▶ Problem description
The answer consists of the lines from the line holding "Krzyż Wielki Orderu" through the last line of the entries, retyped exactly, and nothing else. No pictures belong in it.

Dataset records:
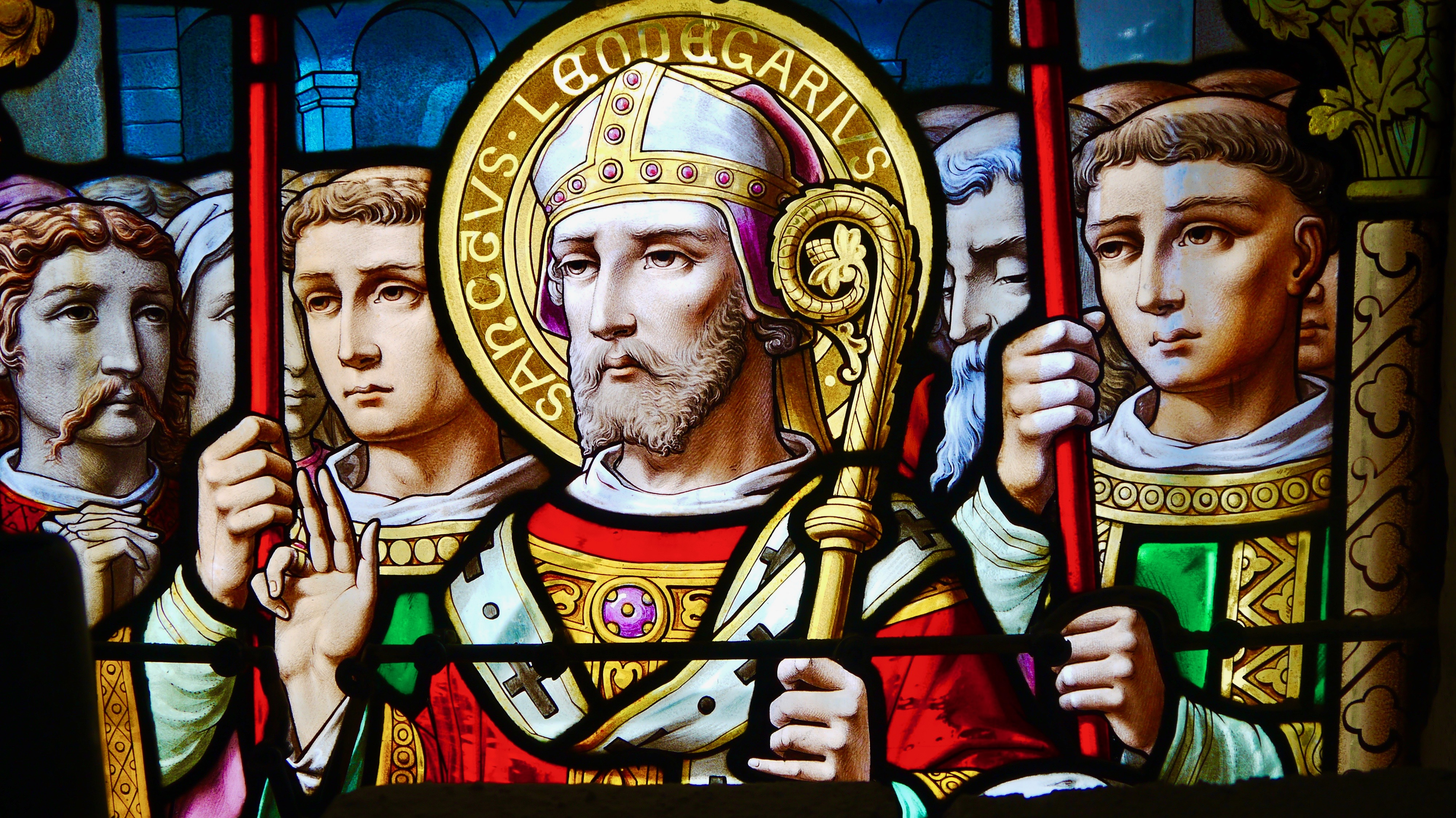 Détail d'une des vitrail du choeur de l'église St-Léger d'Orvault
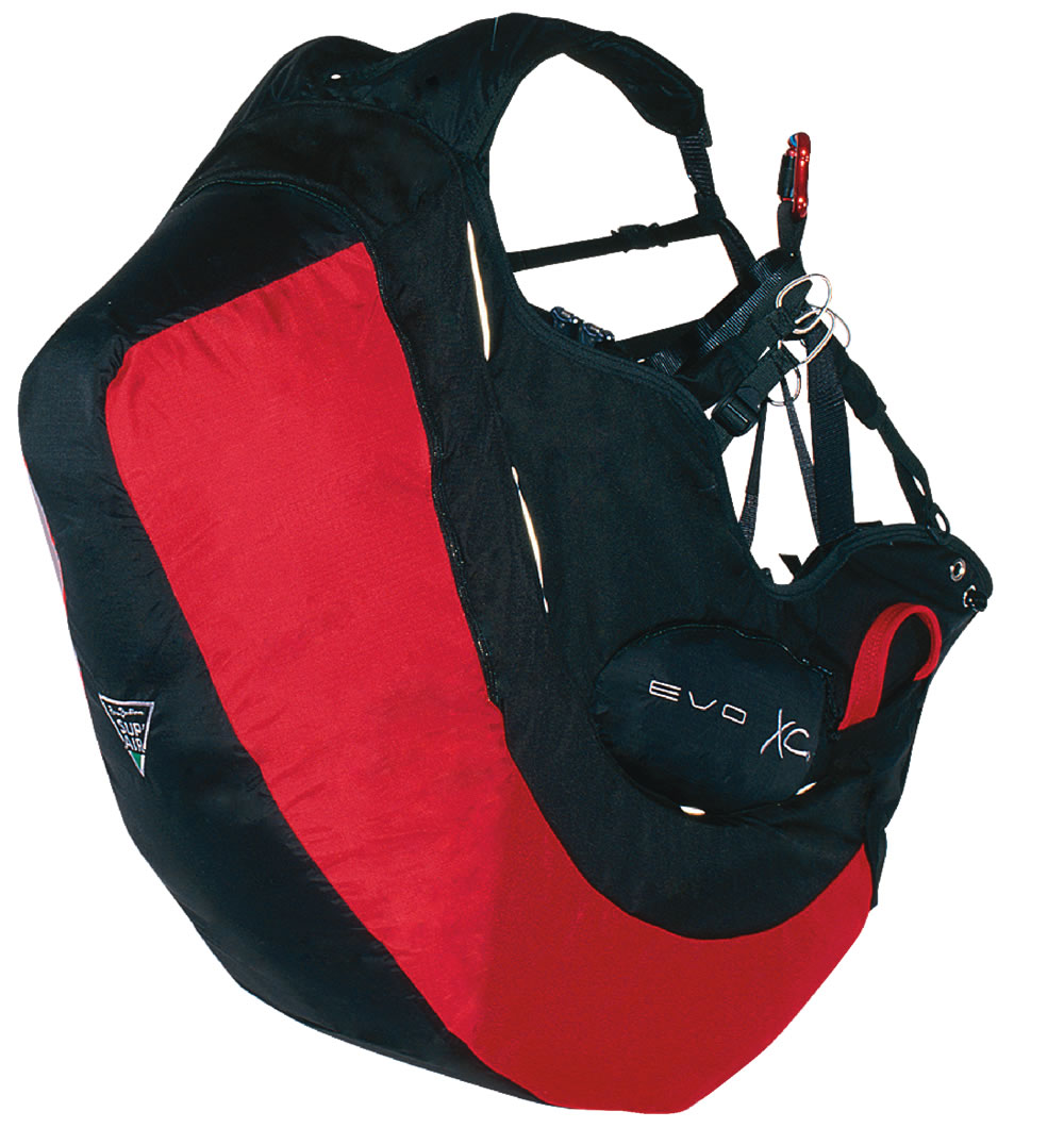 voir Utilisateur:FredB/Autorisation photos SUP'AIR
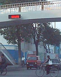 Fotografía de semáforo de Tiajin
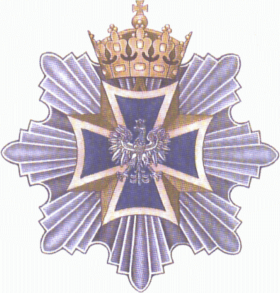 Krzyż Wielki Orderu Krzyża Wojskowego. Gwiazda orderowa.
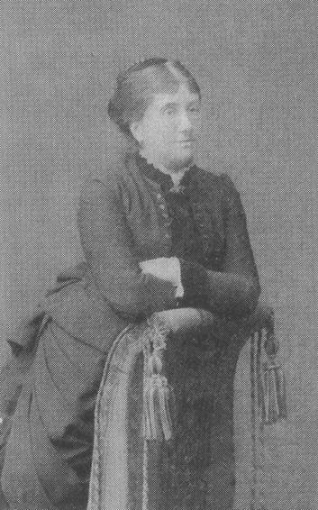 Беларуская (тарашкевіца): Алена (Гелена) Ельская, жонка Аляксандра Ельскага
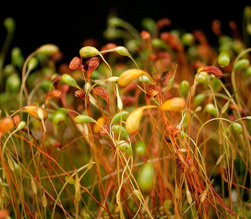 Funaria hygrometrica
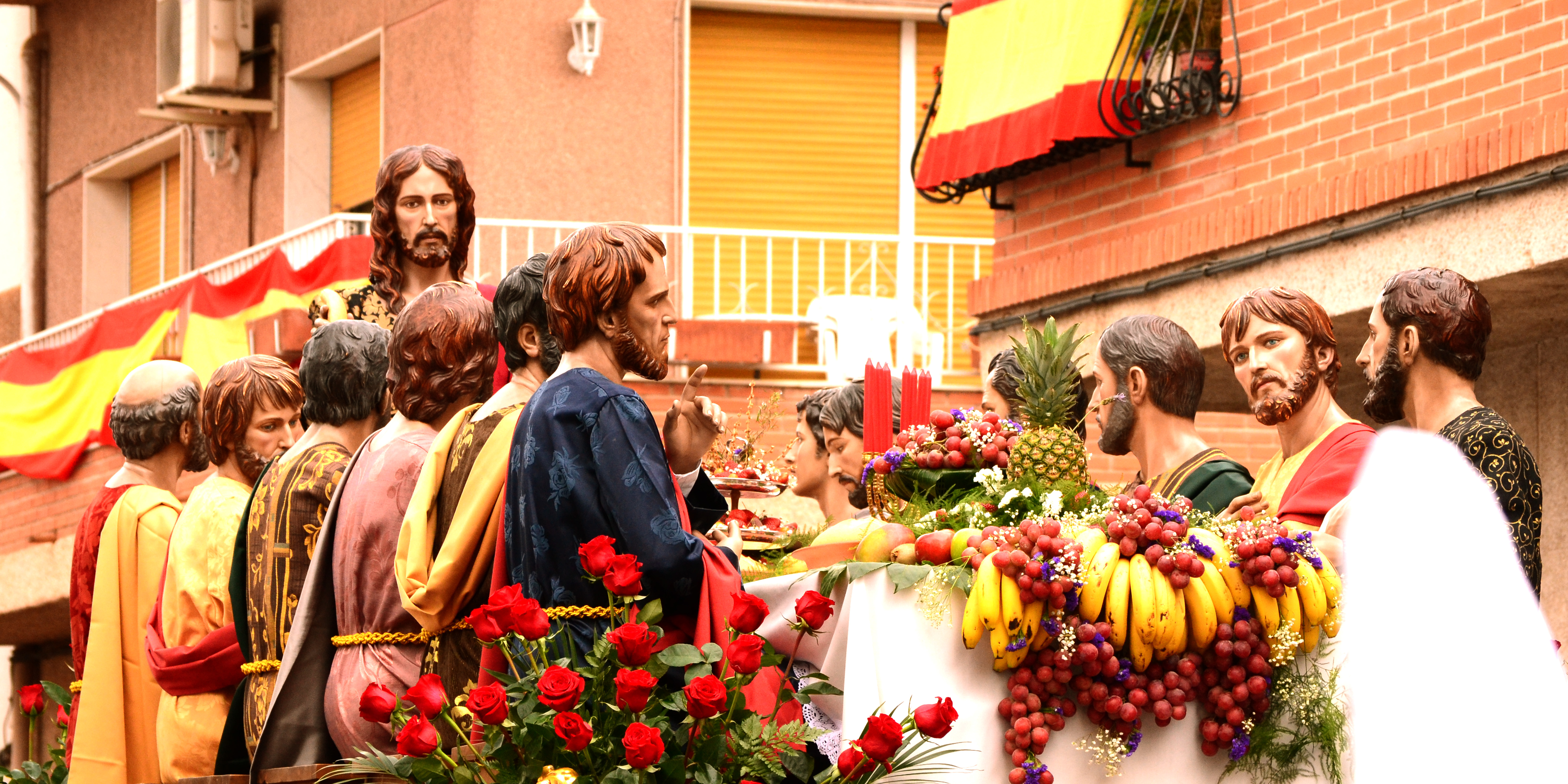 Imagen de la Santa Cena de Archena
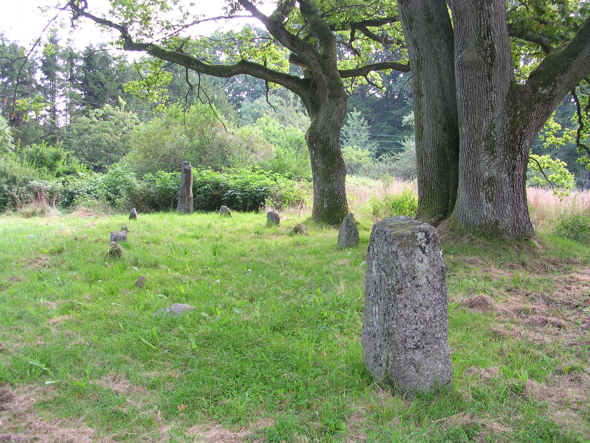 Steinsetting Agnes i Stavern - Larvik. Hagbard og Signe
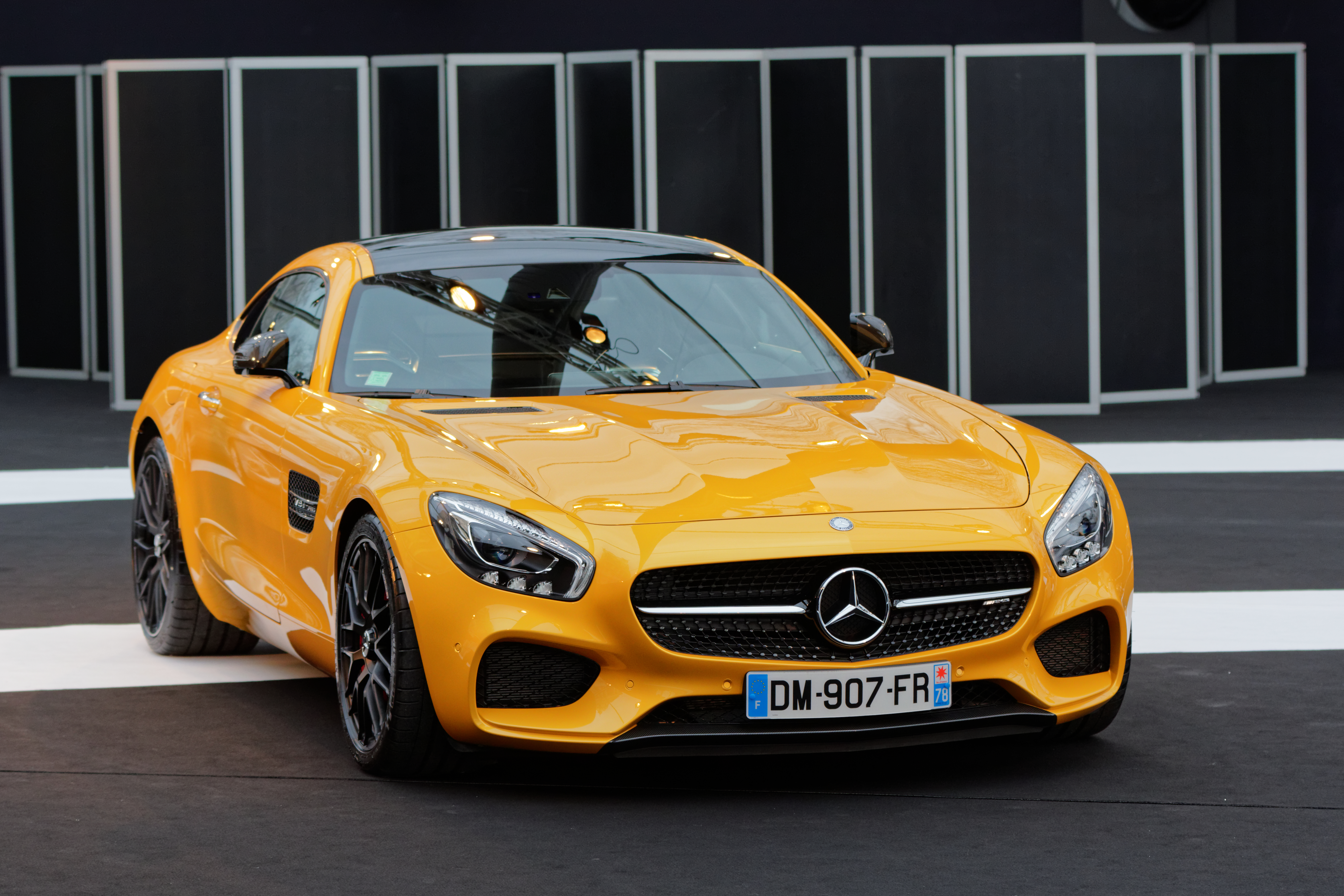 La Mercedes AMG GT exposée lors du festival automobile international 2015.
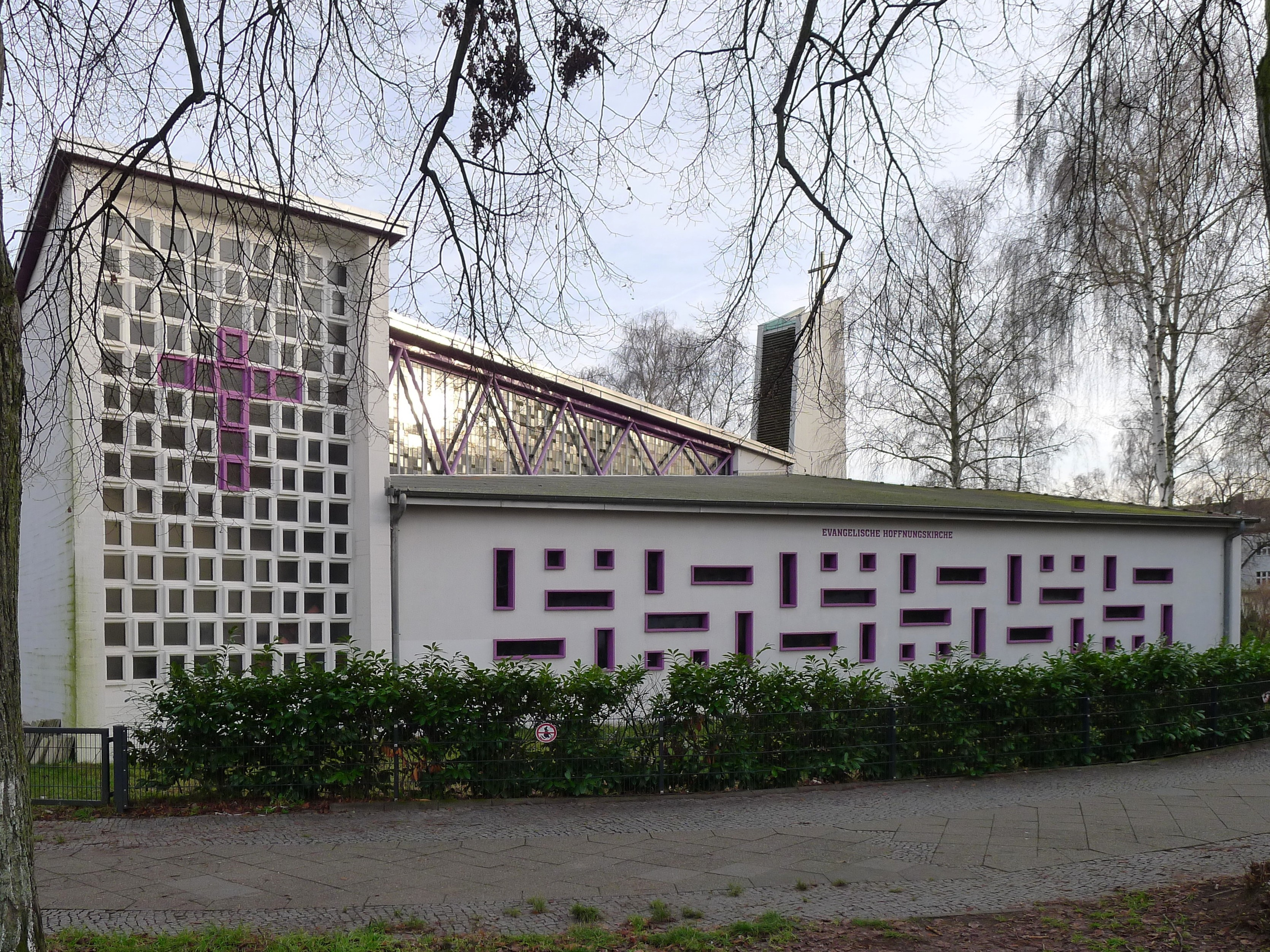 Blick auf das Kirchenschiff, im Hintergrund der Campanile

▶ Answer box
 Krzyż Wielki Orderu Krzyża Wojskowego. Gwiazda orderowa.
 Беларуская (тарашкевіца): Алена (Гелена) Ельская, жонка Аляксандра Ельскага
 Funaria hygrometrica
 Imagen de la Santa Cena de Archena
 Steinsetting Agnes i Stavern - Larvik. Hagbard og Signe
 La Mercedes AMG GT exposée lors du festival automobile international 2015.
 Blick auf das Kirchenschiff, im Hintergrund der Campanile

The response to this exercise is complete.